DESCRIPTION (provided by applicant): With the advent of novel anti-retroviral therapies, the prospect of potentially eliminating HIV from infected patients may become an achievable goal. However, such goal will require new tools with greater sensitivity than currently available to monitor the progress of such therapy, no only in blood but also in organs that do harbor such reservoirs and sites of residual viral replication in vivo. In addition, identifying early seeding of viral reservoirs during acute infecton relative to the route of transmission and disease progression may open novel directions for chemotherapeutic or immune barriers to contain the new virus infection foyers and generalized dissemination of the infection with seeding of viral reservoirs. To harness such early viral dynamics and account for the natural individual variation that exists for such dynamics, there is a need to understand the dissemination patterns of HIV infection following mucosal transmission, the primary transmission mode of infection worldwide. However, the tools currently available to monitor such viral processes are either indirect or relatively invasive and clearly impractical for the human clinic. Even when one uses the nonhuman primate model of AIDS, understanding the viral dynamics in real time is challenging and prohibitively expensive if one chooses to perform serial sacrifices, not to mention fraught by a high degree of variability between individuals. In this project, we propose to optimize our established immuno-positron emission tomography (PET) with simultaneous X-ray computed tomography (CT), to determine real-time whole body maps of simian immunodeficiency virus replication sites in vivo to chart out the total body replication sites of SIV in vivo and determine viral dynamics and sites of residual viral replication during antiretroviral therapy. Thus we propose to determine the anatomic SIV viral dynamics following infection via the IV, rectal and vaginal route to determine the consecutive major sites of viral replication in vivo, which will be confirmed via targeted tissue collections. Next we will compare 2 combination ART therapies for reducing viral reservoirs and document residual foyers of replication in vivo as well as determine which such reservoirs might be fueling the viral resurgence after interruption of ART in vivo. We submit that these studies wil provide critical information for the design of HIV eradication strategies in human HIV infection.

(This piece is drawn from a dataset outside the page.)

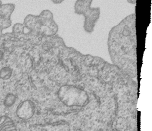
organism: Human
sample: MDA-MB-231 cells

描述（由申请人提供）： 随着新型抗逆转录病毒疗法的出现，从感染患者体内消除艾滋病毒的前景可能成为一个可以实现的目标。然而，这一目标将需要比目前可用的灵敏度更高的新工具来监测这种治疗的进展，不仅在血液中，而且在体内确实存在此类病毒储存库和残留病毒复制位点的器官中。此外，识别急性感染过程中相对于传播途径和疾病进展的病毒储存库的早期播种可能会为化疗或免疫屏障开辟新的方向，以遏制新的病毒感染场所，并通过病毒储存库的播种来广泛传播感染。为了利用这种早期病毒动态并解释这种动态存在的自然个体差异，有必要了解粘膜传播（全球感染的主要传播模式）后艾滋病毒感染的传播模式。然而，目前可用于监测此类病毒过程的工具要么是间接的，要么是相对侵入性的，并且对于人类临床来说显然不切实际。即使使用艾滋病的非人类灵长类动物模型，如果选择进行连续牺牲，实时了解病毒动态也是具有挑战性的，而且成本高昂，更不用说个体之间存在高度的变异性。在这个项目中，我们建议优化我们已建立的免疫正电子发射断层扫描（PET）和同步X射线计算机断层扫描（CT），以确定猿猴免疫缺陷病毒体内复制位点的实时全身图，从而绘制出总复制位点。体内 SIV 的体内复制位点，并确定抗逆转录病毒治疗期间的病毒动态和残留病毒复制位点。因此，我们建议确定通过静脉、直肠和阴道途径感染后的解剖学 SIV 病毒动力学，以确定体内病毒复制的连续主要位点，这将通过目标组织收集来证实。接下来，我们将比较两种减少病毒储存库的组合 ART 疗法，并记录体内复制的残留门厅，并确定哪些此类储存库可能会在体内 ART 中断后助长病毒的复活。我们认为这些研究将为设计人类艾滋病毒感染的艾滋病毒根除策略提供关键信息。